(Source records)
-------------------------
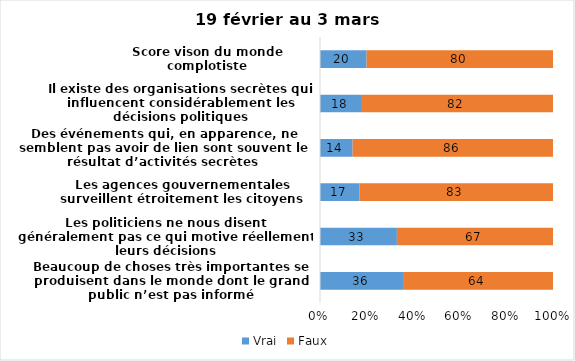
| Category | Vrai | Faux |
|---|---|---|
| Beaucoup de choses très importantes se produisent dans le monde dont le grand public n’est pas informé | 36 | 64 |
| Les politiciens ne nous disent généralement pas ce qui motive réellement leurs décisions | 33 | 67 |
| Les agences gouvernementales surveillent étroitement les citoyens | 17 | 83 |
| Des événements qui, en apparence, ne semblent pas avoir de lien sont souvent le résultat d’activités secrètes | 14 | 86 |
| Il existe des organisations secrètes qui influencent considérablement les décisions politiques | 18 | 82 |
| Score vison du monde complotiste | 20 | 80 |
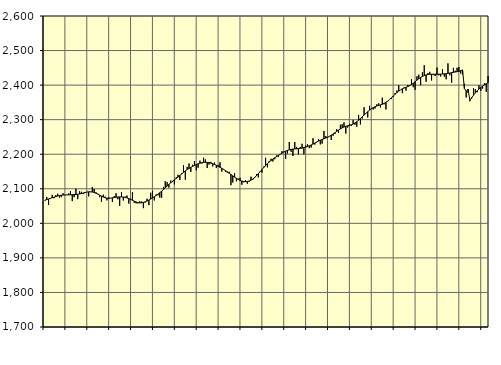
| Category | Piggar | Series 1 |
|---|---|---|
| nan | 2065.5 | 2067.15 |
| 1.0 | 2076.4 | 2068.86 |
| 1.0 | 2053.3 | 2070.5 |
| 1.0 | 2073.1 | 2072.2 |
| 1.0 | 2082.4 | 2073.96 |
| 1.0 | 2072.5 | 2075.69 |
| 1.0 | 2081.6 | 2077.54 |
| 1.0 | 2085.7 | 2079.04 |
| 1.0 | 2074.3 | 2080.4 |
| 1.0 | 2075.6 | 2081.34 |
| 1.0 | 2086.9 | 2081.89 |
| 1.0 | 2081.4 | 2082.15 |
| nan | 2082.7 | 2082.22 |
| 2.0 | 2086.7 | 2082.32 |
| 2.0 | 2093.1 | 2082.53 |
| 2.0 | 2064.5 | 2082.85 |
| 2.0 | 2075.7 | 2083.17 |
| 2.0 | 2100.1 | 2083.56 |
| 2.0 | 2070.1 | 2084.14 |
| 2.0 | 2092.8 | 2085 |
| 2.0 | 2091.2 | 2086.24 |
| 2.0 | 2084.6 | 2087.76 |
| 2.0 | 2087.3 | 2089.25 |
| 2.0 | 2090.8 | 2090.48 |
| nan | 2077.9 | 2091.2 |
| 3.0 | 2090.7 | 2091.23 |
| 3.0 | 2105.1 | 2090.53 |
| 3.0 | 2099.4 | 2089.14 |
| 3.0 | 2089.8 | 2087.1 |
| 3.0 | 2085.7 | 2084.52 |
| 3.0 | 2075.9 | 2081.61 |
| 3.0 | 2062.6 | 2078.7 |
| 3.0 | 2082.9 | 2076.05 |
| 3.0 | 2077.4 | 2073.99 |
| 3.0 | 2066.5 | 2072.72 |
| 3.0 | 2075.7 | 2072.34 |
| nan | 2073 | 2072.79 |
| 4.0 | 2061.8 | 2073.7 |
| 4.0 | 2078.7 | 2074.71 |
| 4.0 | 2087 | 2075.59 |
| 4.0 | 2069.7 | 2076.24 |
| 4.0 | 2051 | 2076.55 |
| 4.0 | 2090.1 | 2076.46 |
| 4.0 | 2066.2 | 2076.01 |
| 4.0 | 2077.3 | 2075.13 |
| 4.0 | 2080.3 | 2073.66 |
| 4.0 | 2057.2 | 2071.76 |
| 4.0 | 2067.3 | 2069.46 |
| nan | 2090.1 | 2066.82 |
| 5.0 | 2058.9 | 2064.19 |
| 5.0 | 2057.8 | 2061.87 |
| 5.0 | 2057.8 | 2060.1 |
| 5.0 | 2063.6 | 2059.19 |
| 5.0 | 2063.3 | 2059.38 |
| 5.0 | 2044 | 2060.51 |
| 5.0 | 2060.1 | 2062.31 |
| 5.0 | 2071.2 | 2064.61 |
| 5.0 | 2052.7 | 2067.28 |
| 5.0 | 2088.5 | 2070.24 |
| 5.0 | 2093.8 | 2073.48 |
| nan | 2066.3 | 2076.93 |
| 6.0 | 2083.7 | 2080.58 |
| 6.0 | 2081 | 2084.49 |
| 6.0 | 2074.5 | 2088.72 |
| 6.0 | 2074.1 | 2093.23 |
| 6.0 | 2105.4 | 2097.89 |
| 6.0 | 2121.9 | 2102.8 |
| 6.0 | 2119 | 2107.85 |
| 6.0 | 2103.4 | 2112.76 |
| 6.0 | 2123.8 | 2117.47 |
| 6.0 | 2119.5 | 2121.91 |
| 6.0 | 2112.8 | 2125.96 |
| nan | 2133.2 | 2129.88 |
| 7.0 | 2140.6 | 2134 |
| 7.0 | 2125.3 | 2138.3 |
| 7.0 | 2144.9 | 2142.81 |
| 7.0 | 2168.2 | 2147.34 |
| 7.0 | 2126.1 | 2151.6 |
| 7.0 | 2163.3 | 2155.42 |
| 7.0 | 2173.1 | 2158.83 |
| 7.0 | 2148.8 | 2161.93 |
| 7.0 | 2169.4 | 2164.85 |
| 7.0 | 2179.8 | 2167.52 |
| 7.0 | 2153.4 | 2170.02 |
| nan | 2160.9 | 2172.27 |
| 8.0 | 2181.3 | 2174.05 |
| 8.0 | 2173 | 2175.38 |
| 8.0 | 2189.8 | 2176.26 |
| 8.0 | 2184.8 | 2176.59 |
| 8.0 | 2160 | 2176.37 |
| 8.0 | 2170 | 2175.64 |
| 8.0 | 2177.7 | 2174.32 |
| 8.0 | 2164.7 | 2172.51 |
| 8.0 | 2176 | 2170.28 |
| 8.0 | 2160 | 2167.74 |
| 8.0 | 2169.1 | 2165.01 |
| nan | 2176.7 | 2162.18 |
| 9.0 | 2149.7 | 2159.23 |
| 9.0 | 2155.5 | 2156.06 |
| 9.0 | 2149.2 | 2152.64 |
| 9.0 | 2146.4 | 2148.99 |
| 9.0 | 2149.2 | 2145.22 |
| 9.0 | 2110.5 | 2141.38 |
| 9.0 | 2118.3 | 2137.52 |
| 9.0 | 2144.9 | 2133.76 |
| 9.0 | 2121.6 | 2130.21 |
| 9.0 | 2129.6 | 2127.02 |
| 9.0 | 2131.8 | 2124.36 |
| nan | 2111.7 | 2122.33 |
| 10.0 | 2118.8 | 2121.07 |
| 10.0 | 2124.2 | 2120.63 |
| 10.0 | 2114.6 | 2121.1 |
| 10.0 | 2120.6 | 2122.55 |
| 10.0 | 2134.9 | 2124.98 |
| 10.0 | 2126.3 | 2128.39 |
| 10.0 | 2130.9 | 2132.75 |
| 10.0 | 2142.3 | 2137.84 |
| 10.0 | 2132.9 | 2143.46 |
| 10.0 | 2150.5 | 2149.45 |
| 10.0 | 2146.9 | 2155.51 |
| nan | 2164.1 | 2161.44 |
| 11.0 | 2189.7 | 2167.16 |
| 11.0 | 2162 | 2172.55 |
| 11.0 | 2180.7 | 2177.44 |
| 11.0 | 2186.8 | 2181.87 |
| 11.0 | 2179 | 2185.97 |
| 11.0 | 2185.5 | 2189.71 |
| 11.0 | 2196.3 | 2193.2 |
| 11.0 | 2192 | 2196.6 |
| 11.0 | 2199.4 | 2199.95 |
| 11.0 | 2208.7 | 2203.17 |
| 11.0 | 2207.4 | 2206.21 |
| nan | 2186.7 | 2208.92 |
| 12.0 | 2201.9 | 2211.11 |
| 12.0 | 2235.3 | 2212.76 |
| 12.0 | 2207.1 | 2214.02 |
| 12.0 | 2194.8 | 2214.83 |
| 12.0 | 2235.5 | 2215.33 |
| 12.0 | 2221.1 | 2215.73 |
| 12.0 | 2199.2 | 2216.13 |
| 12.0 | 2221 | 2216.73 |
| 12.0 | 2230.3 | 2217.71 |
| 12.0 | 2199.6 | 2218.98 |
| 12.0 | 2225.1 | 2220.48 |
| nan | 2228.7 | 2222.28 |
| 13.0 | 2217.5 | 2224.38 |
| 13.0 | 2219.4 | 2226.81 |
| 13.0 | 2246.2 | 2229.49 |
| 13.0 | 2227.9 | 2232.4 |
| 13.0 | 2234.4 | 2235.31 |
| 13.0 | 2243.9 | 2238 |
| 13.0 | 2228.4 | 2240.47 |
| 13.0 | 2230.7 | 2242.71 |
| 13.0 | 2267.3 | 2244.67 |
| 13.0 | 2252.8 | 2246.71 |
| 13.0 | 2247.7 | 2249.12 |
| nan | 2252.8 | 2251.89 |
| 14.0 | 2241.2 | 2255.07 |
| 14.0 | 2253.5 | 2258.58 |
| 14.0 | 2258.3 | 2262.26 |
| 14.0 | 2272.5 | 2266.01 |
| 14.0 | 2261.9 | 2269.67 |
| 14.0 | 2285.2 | 2273.12 |
| 14.0 | 2287 | 2276.24 |
| 14.0 | 2292.1 | 2278.83 |
| 14.0 | 2259.9 | 2280.77 |
| 14.0 | 2277.3 | 2282.26 |
| 14.0 | 2287.9 | 2283.62 |
| nan | 2281.9 | 2285.2 |
| 15.0 | 2298.8 | 2287.35 |
| 15.0 | 2285.4 | 2290.31 |
| 15.0 | 2279.7 | 2294.04 |
| 15.0 | 2313.9 | 2298.42 |
| 15.0 | 2286.2 | 2303.28 |
| 15.0 | 2303.3 | 2308.33 |
| 15.0 | 2335.9 | 2313.3 |
| 15.0 | 2318.8 | 2318.21 |
| 15.0 | 2306.5 | 2322.97 |
| 15.0 | 2340.2 | 2327.47 |
| 15.0 | 2333.8 | 2331.44 |
| nan | 2329.6 | 2334.76 |
| 16.0 | 2332.2 | 2337.42 |
| 16.0 | 2344.5 | 2339.51 |
| 16.0 | 2347.3 | 2341.22 |
| 16.0 | 2335.3 | 2342.84 |
| 16.0 | 2363.6 | 2344.7 |
| 16.0 | 2344.5 | 2347.13 |
| 16.0 | 2329.7 | 2350.23 |
| 16.0 | 2353.4 | 2353.98 |
| 16.0 | 2358.5 | 2358.41 |
| 16.0 | 2359.7 | 2363.26 |
| 16.0 | 2365.7 | 2368.27 |
| nan | 2376.9 | 2373.38 |
| 17.0 | 2384.3 | 2378.28 |
| 17.0 | 2399.6 | 2382.61 |
| 17.0 | 2386.3 | 2386.28 |
| 17.0 | 2376.6 | 2389.27 |
| 17.0 | 2393.4 | 2391.59 |
| 17.0 | 2383.9 | 2393.61 |
| 17.0 | 2400.5 | 2395.81 |
| 17.0 | 2399.8 | 2398.45 |
| 17.0 | 2417.5 | 2401.7 |
| 17.0 | 2393.9 | 2405.59 |
| 17.0 | 2386.5 | 2409.97 |
| nan | 2425.7 | 2414.42 |
| 18.0 | 2430.2 | 2418.58 |
| 18.0 | 2399.7 | 2422.25 |
| 18.0 | 2436.9 | 2425.24 |
| 18.0 | 2457.4 | 2427.62 |
| 18.0 | 2409.9 | 2429.48 |
| 18.0 | 2434.8 | 2430.64 |
| 18.0 | 2438.3 | 2431.21 |
| 18.0 | 2413.5 | 2431.46 |
| 18.0 | 2428.9 | 2431.5 |
| 18.0 | 2426.2 | 2431.48 |
| 18.0 | 2450.7 | 2431.54 |
| nan | 2428.3 | 2431.64 |
| 19.0 | 2424.9 | 2431.77 |
| 19.0 | 2446.3 | 2432.11 |
| 19.0 | 2424.3 | 2432.63 |
| 19.0 | 2416.9 | 2433.22 |
| 19.0 | 2462.8 | 2433.98 |
| 19.0 | 2428.2 | 2434.97 |
| 19.0 | 2407.1 | 2436.02 |
| 19.0 | 2449.9 | 2437.01 |
| 19.0 | 2441.4 | 2437.94 |
| 19.0 | 2450.2 | 2438.86 |
| 19.0 | 2452.4 | 2439.93 |
| nan | 2433.4 | 2441.49 |
| 20.0 | 2431 | 2443.95 |
| 20.0 | 2403.9 | 2390.21 |
| 20.0 | 2364.1 | 2382.37 |
| 20.0 | 2377.5 | 2388.07 |
| 20.0 | 2353.3 | 2356.87 |
| 20.0 | 2360.6 | 2363.65 |
| 20.0 | 2391.3 | 2370.61 |
| 20.0 | 2388.5 | 2377.33 |
| 20.0 | 2379.5 | 2383.4 |
| 20.0 | 2399.3 | 2388.69 |
| 20.0 | 2383.5 | 2393.2 |
| nan | 2389.9 | 2397.13 |
| 21.0 | 2405.6 | 2400.7 |
| 21.0 | 2380.7 | 2404.08 |
| 21.0 | 2426.5 | 2407.42 |
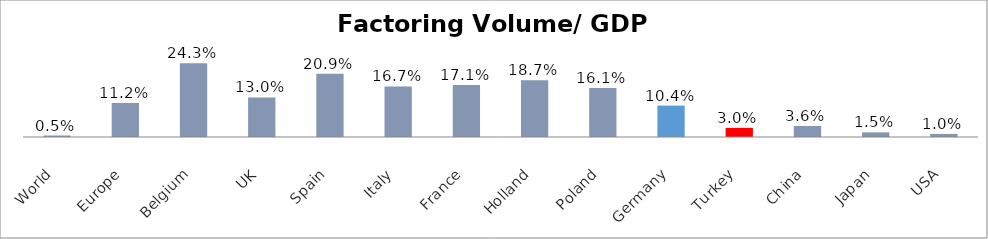
| Category | Factoring Volume/ GDP (%) |
|---|---|
| World | 0.005 |
| Europe | 0.112 |
| Belgium | 0.243 |
| UK | 0.13 |
| Spain | 0.209 |
| Italy | 0.167 |
| France | 0.171 |
| Holland | 0.187 |
| Poland | 0.161 |
| Germany | 0.104 |
| Turkey | 0.03 |
| China | 0.036 |
| Japan | 0.015 |
| USA | 0.01 |
-------------------------
## What this task involves
Would you please copy exactly the part of the entries above that begins at the line containing "2061.8 | 2073.7 |" and ends at the line containing "2090.1 | 2066.82 |", both lines included?

## Response below
| 4.0 | 2061.8 | 2073.7 |
| 4.0 | 2078.7 | 2074.71 |
| 4.0 | 2087 | 2075.59 |
| 4.0 | 2069.7 | 2076.24 |
| 4.0 | 2051 | 2076.55 |
| 4.0 | 2090.1 | 2076.46 |
| 4.0 | 2066.2 | 2076.01 |
| 4.0 | 2077.3 | 2075.13 |
| 4.0 | 2080.3 | 2073.66 |
| 4.0 | 2057.2 | 2071.76 |
| 4.0 | 2067.3 | 2069.46 |
| nan | 2090.1 | 2066.82 |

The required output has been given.